Dans ce contexte politique favorable, la question posée au mouvement de solidarité par le présent et l'avenir de l'huile d'olive palestinienne nous oblige à pratiquer et penser le soutien à la Palestine d manière beaucoup plus 'globale' qu'auparavant.

Par rapport au tiers-mondisme des années 70, le mouvement actuel de solidarité internationale devient de plus en plus un mouvement de 'citoyenneté globale' dans la mesure où il est en train de changer de sens et aussi de contenu. Le moment de tournant aura peut-être été la campagne d'isolement économique et politique menée contre le régime d'apartheid en Afrique du Sud. Peut-être aussi avec le soutien à la première Intifada palestinienne (1987-1993).

Désormais, au-delà de la 'solidarité classique' aux mouvements de libération nationale, c'est toute une galaxie d'ONG qui coopèrent avec le Sud du monde et parmi elles, celles qui, nombreuses, entendent proposer et porter une alternative à partir d'une critique concrète des mécanismes de l'injustice économique et sociale. Il y a eu aussi des campagnes de boycott de certains produits ciblés (oranges Outspan, Nike, Coca-Cola...) Il ne faut pas oublier bien sûr les expériences d'interposition pacifique, cette 'diplomatie d'en-bas' pratiquées en Palestine.
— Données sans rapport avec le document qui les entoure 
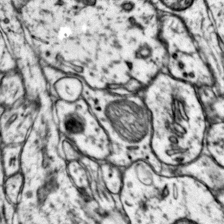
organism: Mouse
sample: Primary visual cortex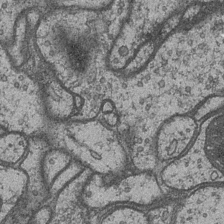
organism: Drosophila
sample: Optic medulla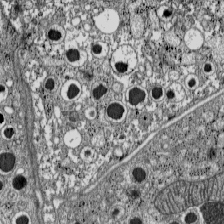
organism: C57BL Mouse
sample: Pancreatic islet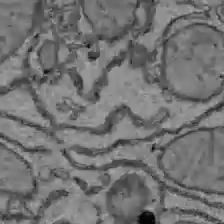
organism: C57BL Mouse
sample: Liver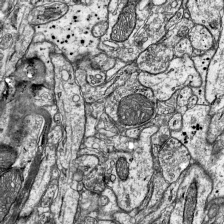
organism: Mouse
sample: Visual Cortex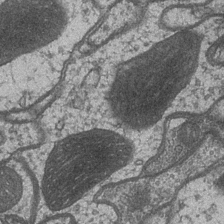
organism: Drosophila
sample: Optic medulla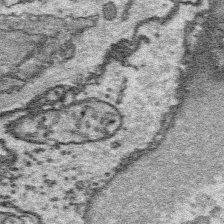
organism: Platynereis dumerilii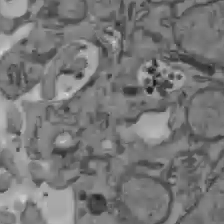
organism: C57BL Mouse
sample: Liver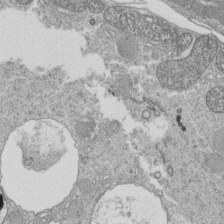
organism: Tetrahymena
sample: Cilia in tetrahymena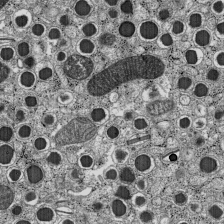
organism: C57BL Mouse
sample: Pancreatic islet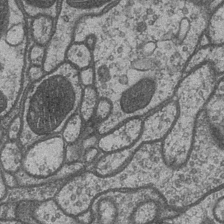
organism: Drosophila
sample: Optic medulla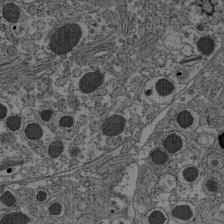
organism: C57BL Mouse
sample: Pancreatic islet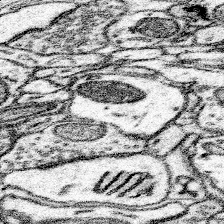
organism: Mouse
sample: Somatosensory cortex neuropil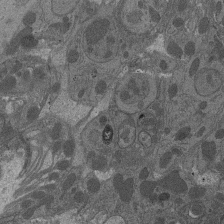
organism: Drosophila
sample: Antenna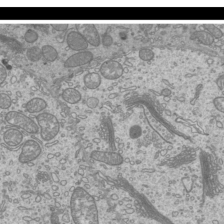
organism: Mouse
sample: Cilia; mouse epididymis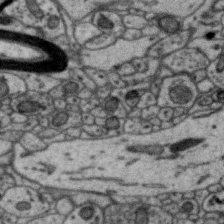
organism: Zebra finch
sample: Brain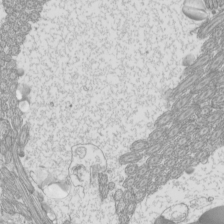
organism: Mouse
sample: Cilia; mouse epididymis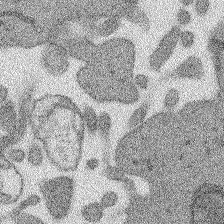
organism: Human
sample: HeLa cells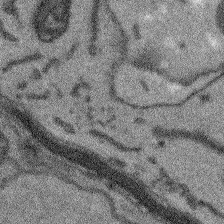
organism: Arabidopsis thaliana
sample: Root tip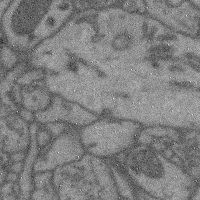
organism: Mouse
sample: Cerebral cortex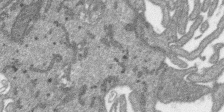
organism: Human
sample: Lung epithelial cells infected with SARS-CoV-2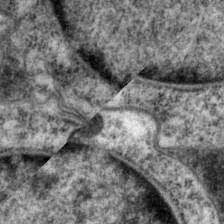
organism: P. pacificus
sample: Pharynx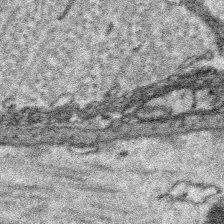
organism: Platynereis dumerilii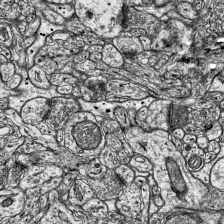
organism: Mouse
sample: Visual Cortex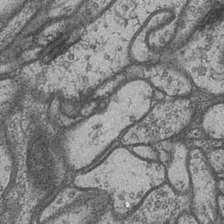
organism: Drosophila
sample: Optic medulla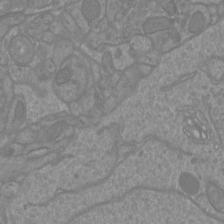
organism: Mouse
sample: Cortical neurons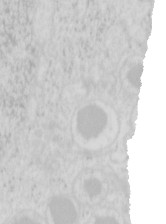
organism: Mouse
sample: Pancreas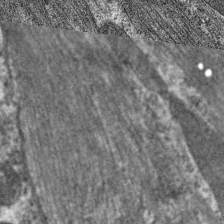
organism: C. elegans
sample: Pharynx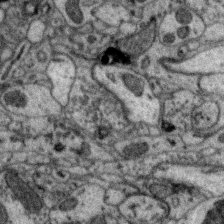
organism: Zebra finch
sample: Brain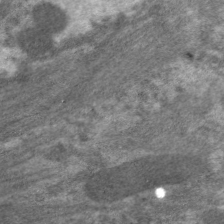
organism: C. elegans
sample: Pharynx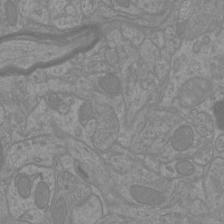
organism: Mouse
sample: Cortical neurons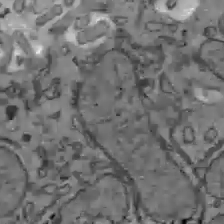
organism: C57BL Mouse
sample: Liver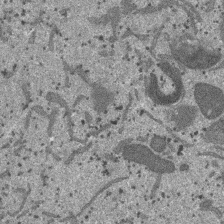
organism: Human
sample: Lung epithelial cells infected with SARS-CoV-2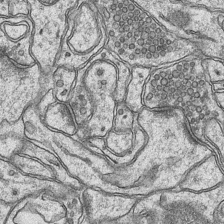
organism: Mouse
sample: CA1 Hippocampus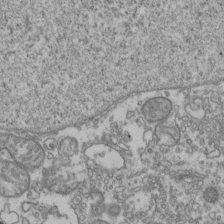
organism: Human
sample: Activated Jurkat CD4+ T cells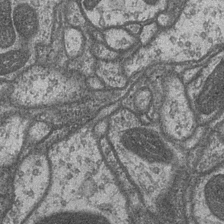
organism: Drosophila
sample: Optic medulla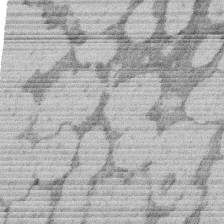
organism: Rat
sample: Salivary granule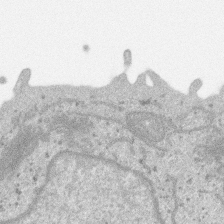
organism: Human
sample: Lung epithelial cells infected with SARS-CoV-2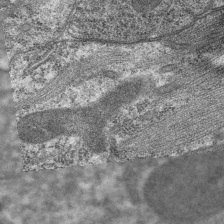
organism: C. elegans
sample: Pharynx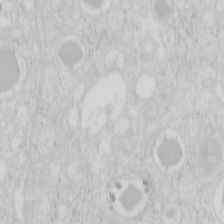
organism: Mouse
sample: Pancreas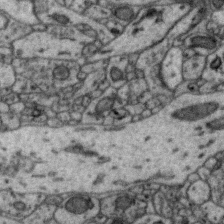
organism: Zebra finch
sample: Brain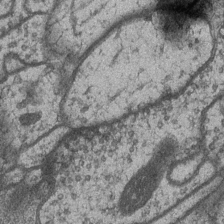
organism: Drosophila
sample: Optic medulla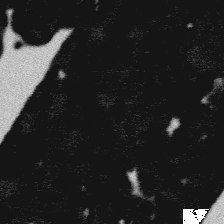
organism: Platynereis dumerilii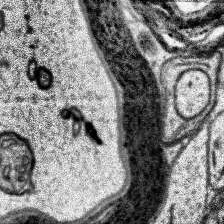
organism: Human
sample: Temporal Lobe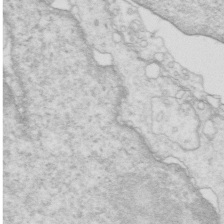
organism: Mouse
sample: Multiciliated cells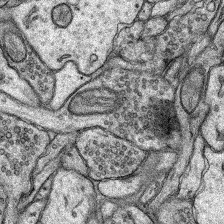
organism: Rat
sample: Hippocampus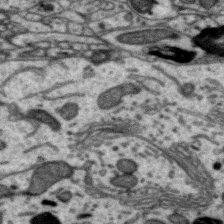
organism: Zebra finch
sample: Brain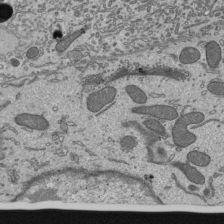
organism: Mouse
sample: Mouse epididymis efferent ductule cilia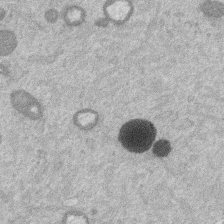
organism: Mouse
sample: Dividing mouse embryo 1 cell stage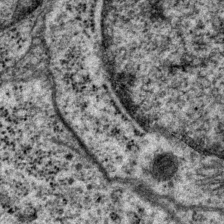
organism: P. pacificus
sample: Pharynx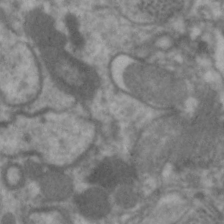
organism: C. elegans
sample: Pharynx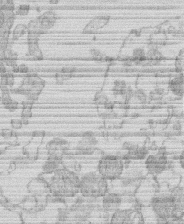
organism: Human
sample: Macrophage cells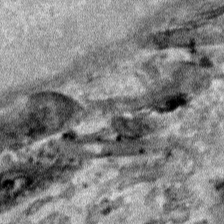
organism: Human
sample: Mitochondria in HCT116 cells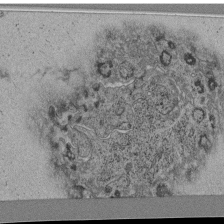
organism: C. elegans
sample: C. elegans pharynx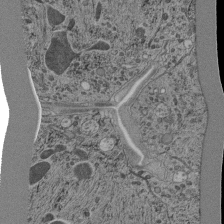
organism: C. elegans
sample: C. elegans pharynx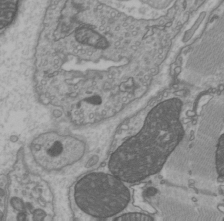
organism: C57BL Mouse
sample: Heart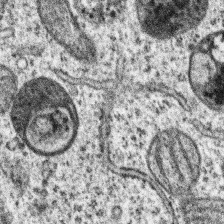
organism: Human
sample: HeLa cells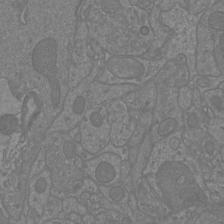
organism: Mouse
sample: Cortical neurons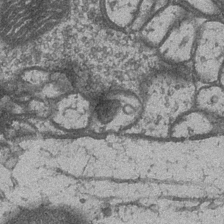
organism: Drosophila
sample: Optic medulla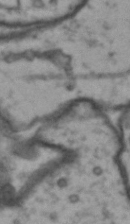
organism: Drosophila
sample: Brain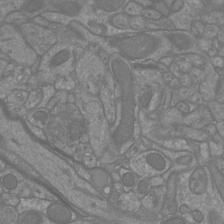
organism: Mouse
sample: Cortical neurons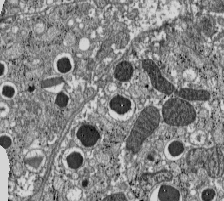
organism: C57BL Mouse
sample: Pancreatic islet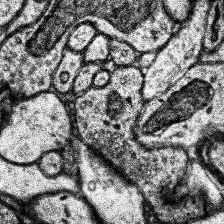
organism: Human
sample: Temporal Lobe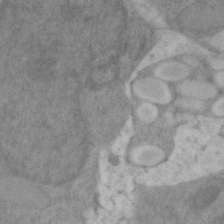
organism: Zebrafish
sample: Zebrafish embryo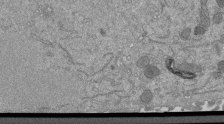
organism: Mouse
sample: ED-1 cell nuclei; centrioles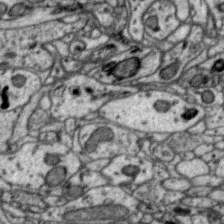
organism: Zebra finch
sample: Brain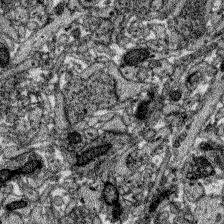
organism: Zebrafish
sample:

De tout cela, il résulte qu'à la différences des décennies précédentes, c'est le type de rapport, de relation, entre les personnes et les organisations, qui a profondément changé. Il s'agit souvent d'un rapport direct d'échange réciproque et aussi de critique constructive réciproque... De ce point de vue, la notion de 'soutien inconditionnel' n'a plus aucune pertinence. La solidarité tend naturellement à devenir 'collaboration'. Nuance? Non, parce qu'elle implique précisément d'abandonner tout paternalisme à l'égard des peuples concernés pour le remplacer par une relation d'égal à égal.

Il ne s'agit plus seulement de récolter des fonds de laine de la charité ou de l'assistance même si cela reste indispensable pour la survie quotidienne.
C'est ainsi que les missions-voyages de solidarité parmi les Palestiniens deviennent l'occasion pour pratiquer, à travers des projets élaborés en commun, cette collaboration. Y compris aussi pour ramener en Europe non seulement des motivations complémentaires d'agir et d'aider mais aussi pour réfléchir sur la politique d'ensemble qui doit être menée.

Une double perspective

La question de l'huile d'olive palestinienne nous pose alors une série de problèmes fondamentaux qui ne peuvent plus être éludés et donne une dimension globale à la relation de la Palestine avec le reste du monde. Là aussi elle nous oblige à conjuguer le plus efficacement possible urgence et durée et à construire les éléments d'une autre politique, d'un autre rapport Nord-Sud en Méditerranée. Ce qui suppose à la fois de mettre en oeuvre la solidarité immédiate telle que proposée par les acteurs palestiniens et français et d'intégrer, de fonder cette solidarité vitale sur une double perspective d'ensemble.

D'abord, bien sur, sur une perspective politique. Car le débat sur l'économie palestinienne ne peut que partir de la situation d'occupation coloniale et militaire par Israël de tout le territoire-terroir palestinien. En effet, le contexte déterminé par le lien total de l'économie palestinienne à l'économie israélienne dans une relation de dépendance sans alternative résulte de la souveraineté de fait qu'exerce le pouvoir israélien sur l'ensemble du bloc Israël-Palestine. L'Autorité palestinienne ne dispose d'aucune possibilité véritable pour mener une stratégie créant les conditions d'une certaine autonomie économique, ceci d'autant plus que les institutions internationales lui imposent le modèle libéral.
C'est tout le problème de la viabilité économique de la future Palestine indépendante.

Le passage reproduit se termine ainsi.